There must be a few strong women, women with more man in their character than most, and I suspect that Eric was the victim of a self with just a little too much of the woman in it. That sensitivity, that desire not to hurt people, that delicate, mindful brilliance – these things were his partly because he thought too much like a woman. Up until his nasty experience it never really bothered him, but just at that moment, in that extremity of circumstance, it was enough to break him.
I want to laugh or cry or both, as I sit here, thinking about my own life, my three deaths. Four deaths now, in a way, now that my father’s truth has murdered what I was.
But I am still me; I am the same person, with the same memories and the same deeds done, the same (small) achievements, the same (appalling) crimes to my name.
Perhaps I murdered for revenge in each case, jealously exacting – through the only potency at my command – a toll from those who passed within my range; my peers who each would otherwise have grown into the one thing I could never become: an adult.
Lacking, as one might say, one will, I forged another; to lick my own wound, I cut them off, reciprocating in my angry innocence the emasculation I could not then fully appreciate, but somehow – through the attitudes of others perhaps – sensed as an unfair, irrecoverable loss. Having no purpose in life or procreation, I invested all my worth in that grim opposite, and so found a negative and a negation of the fecundity only others could lay claim to… I would find or make my own weapons, and my victims would be those most recently produced by the one act I was incapable of; my equals in that, while they possessed the potential for generation, they were at that point no more able to perform the required act than I was. Talk about penis envy.

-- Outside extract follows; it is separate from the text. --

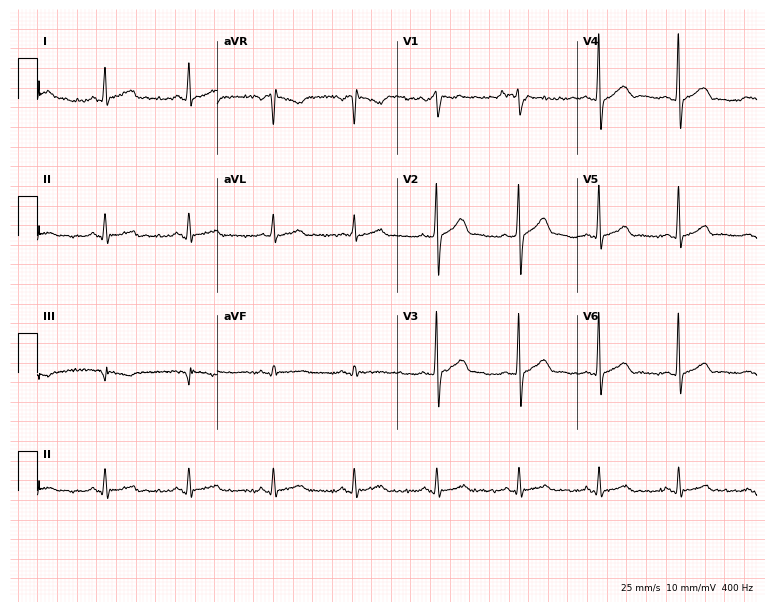
Electrocardiogram (7.3-second recording at 400 Hz), a male patient, 42 years old. Overall reading on record: normal ECG.
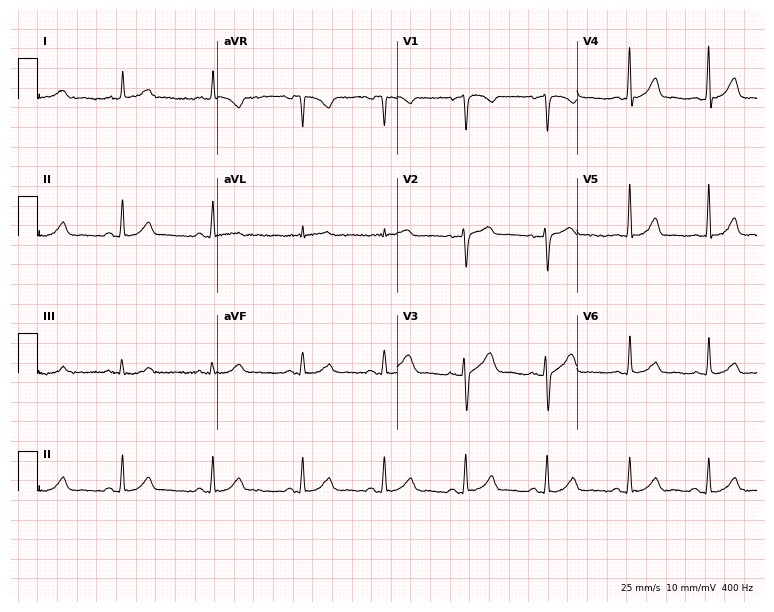
12-lead ECG from a woman, 39 years old. Recorded interpretation: within normal limits.

Now it turns out to have been for nothing. There was no revenge that needed taking, only a lie, a trick that should have been exposed, a disguise which even from the inside I should have seen through, but in the end did not want to. I was proud; eunuch but unique; a fierce and noble presence in my lands, a crippled warrior, a fallen prince…
Now I find I was the fool all along.
Believing in my great hurt, my literal cutting off from society’s mainland, it seems to me that I took life in a sense too seriously, and the lives of others, for the same reason, too lightly. The murders were my own conception; my sex. The Factory was my attempt to construct life, to replace the involvement which otherwise I did not want.
Well, it is always easier to succeed at death.
Inside this greater machine, things are not quite so cut and dried (or cut and pickled) as they have appeared in my experience. Each of us, in our own personal Factory, may believe we have stumbled down one corridor, and that our fate is sealed and certain (dream or nightmare, humdrum or bizarre, good or bad), but a word, a glance, a slip – anything can change that, alter it entirely, and our marble hall becomes a gutter, our rat-maze a golden path. Our destination is the same in the end, but our journey – part chosen, part determined – is different for us all, and changes even as we live and grow. I thought one door had snicked shut behind me years ago; in fact I was still crawling about the face. Now the door closes, and my journey begins.